We will make use of the following three facts :

Any transformation of axes system can be represented as the combination of translation and rotation .

It is immaterial which operation is executed first, translation or rotation. The final result is the same .

Transformation of axes system in a direction is equivalent to the same transformation of a figure in the opposite direction

Shifting the origin of coordinates from $(0,0)$ to $(\dfrac {14}{11},-\dfrac {43}{11})$

and then rotating the axes system counterclockwise through an angle of $\tan^{-1} (\frac 13)$ , the given equation of the curve is reduced to

$\dfrac {X^2}{\frac{252}{121}}+\dfrac {Y^2}{\frac{252}{11}}=1$

So, length of the major semi-axis is

$\sqrt {\dfrac {252}{121}}$

and the length of the minor semi-axis is

$\sqrt {\dfrac {252}{11}}$

Therefore the area enclosed by the curve is

$π\times \sqrt {\dfrac {252}{121}}\times \sqrt {\dfrac {252}{11}}$

$=\dfrac {252π}{11\sqrt {11}}\approx \boxed {21.7}$ .

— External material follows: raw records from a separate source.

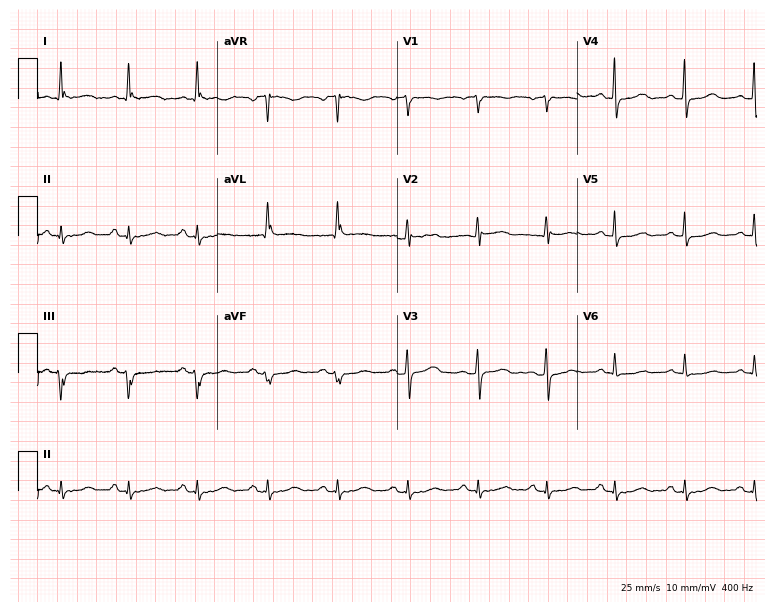
Resting 12-lead electrocardiogram (7.3-second recording at 400 Hz). Patient: a female, 50 years old. Read as a normal ECG.
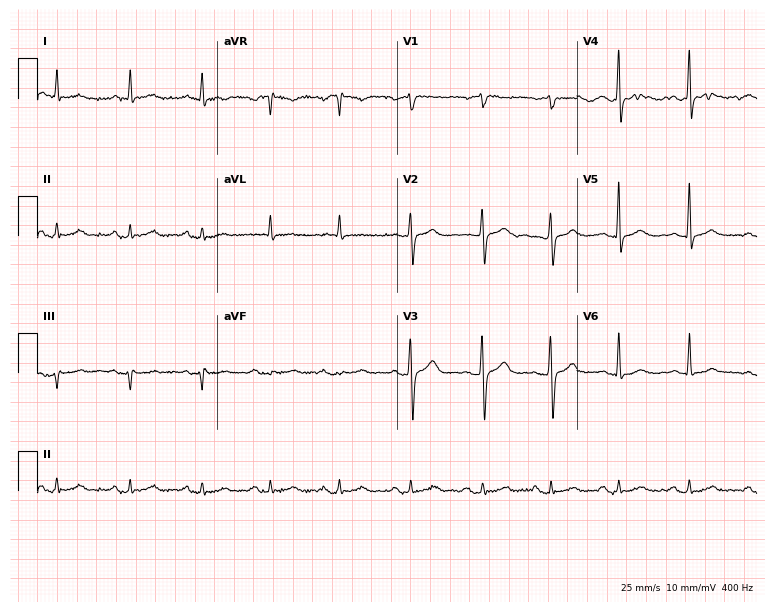
12-lead ECG (7.3-second recording at 400 Hz) from a 64-year-old male patient. Labelled as a normal ECG.
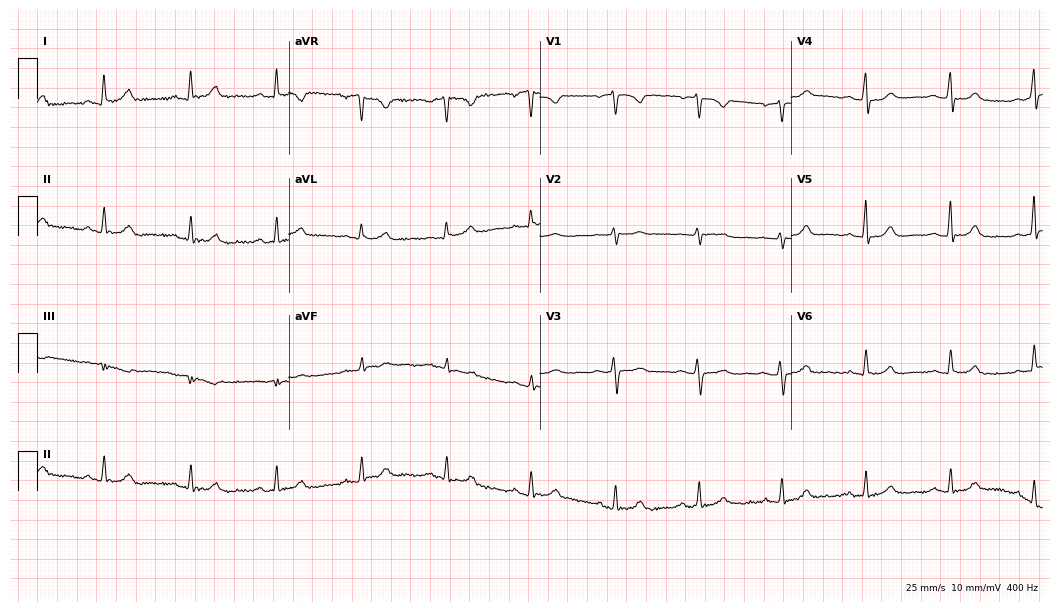
ECG (10.2-second recording at 400 Hz) — a woman, 51 years old. Labelled as a normal ECG.
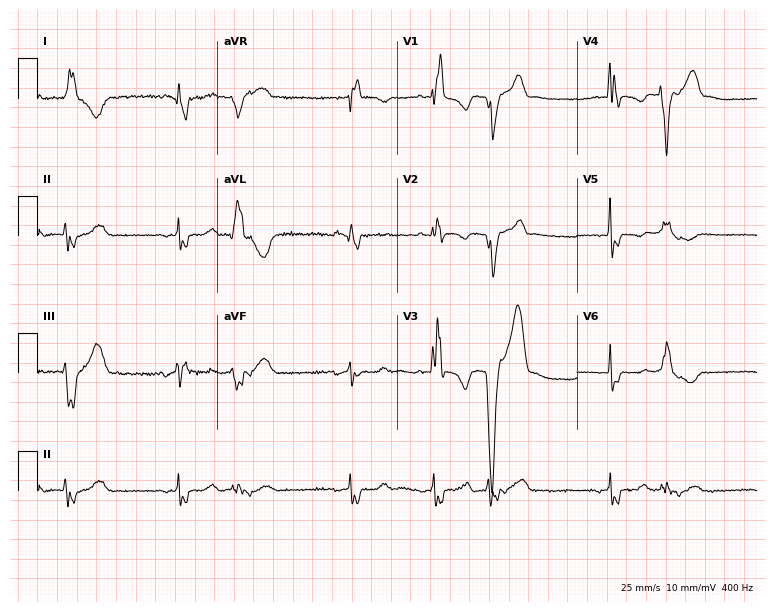
Standard 12-lead ECG recorded from a 64-year-old female (7.3-second recording at 400 Hz). The tracing shows right bundle branch block.

Let $r = \begin{bmatrix} x && y \end{bmatrix}^T$ be a column vector representing the coordinates $x$ and $y$ , then the given equation can be written as

$r^T A r + b^T r + c = 0$

where,

$A = \begin{bmatrix} 5 && \frac{3}{2} \\ \frac{3}{2} && 1 \end{bmatrix}$

$b^T = \begin{bmatrix} -1 && 4 \end{bmatrix}$

$c = -3$

The first step is to eliminate the linear term ( $b^T r$ ), and to do that, we define

$r_0 = -\frac{1}{2} A^{-1} b$

Then, one can see that, similar to completing the square, we can write,

$r^T A r + b^T r = (r - r_0)^T A (r - r_0) - r_0^T A r_0$

To see why this is so, note that

$(r - r_0)^T A (r - r_0) - r_0^T A r_0 = r^T A r - 2 r^T A r_0 = r^T A r + r^T b = r^T A r + b^T r$

So now the given equation can be written as,

$(r - r_0)^T A (r - r_0) = -c + r_0^T A r_0 = d$

After calculating $r_0$ , the right hand side of the above equation comes to $d = 11 \frac{5}{11} = \frac{126}{11}$

To put the above in the standard format, we divide both sides by $d$ , and this gives,

$(r - r_0)^T ( \frac{1}{d} A ) (r - r_0) = 1$

One can check that matrix $A$ is positive definite (i.e. both its eigenvalues are positive), by noting that $A_{11} > 0$ and $| A | > 0$ , and therefore, the above equation represents an ellipse. We need to find the product of the lengths of the semi-axes, and this is equal to the square root of the reciprocal of the determinant of $\frac{1}{d} A$ . In other words,

$a b = \dfrac{1}{ \sqrt{ | \frac{1}{d} A | } }$

Since $A$ is $2 \times 2$ , then $| \dfrac{1}{d} A | = \dfrac{1}{d^2} | A |$

Hence,

$a b = \dfrac{d}{ \sqrt{ | A | } } = \dfrac{ \left( \dfrac{126}{11} \right) }{ \sqrt{ 5 - \frac{9}{4} } } = \dfrac{ \left( \dfrac{126}{11} \right) }{ \sqrt{ \frac{11}{4} } } = \dfrac{ 252 } { 11 \sqrt{11} }$

And the area is $A = \pi a b =\dfrac{ 252 \pi } { 11 \sqrt{11} } \approx 21.7$

From Wolfram Mathworld's Ellipse article :

$a=5;b=\frac{3}{2};c=1;d=-\frac{1}{2};e=2;f=-3;$

$a x^2+2 b x y+c y^2+2 d x+2 e y+f=0\to 5 x^2+3 x y-x+y^2+4 y-3=0$

$\Delta =\left| \begin{array}{ccc} a & b & d \\ b & c & e \\ d & e & f \\ \end{array} \right|\to -\frac{63}{2}$

$\Xi =\left| \begin{array}{cc} a & b \\ b & c \\ \end{array} \right|\to \frac{11}{4}$

$I=a+c\to 6$

$\frac{\Delta }{I}\to -(21/4)$

Since $\Delta \neq 0$ , $\Xi >0$ , and $\frac{\Delta }{I}<0$ , assuming the conic section is not degenerate (which if it were, then the problem would be nonsense), then it is an ellipse.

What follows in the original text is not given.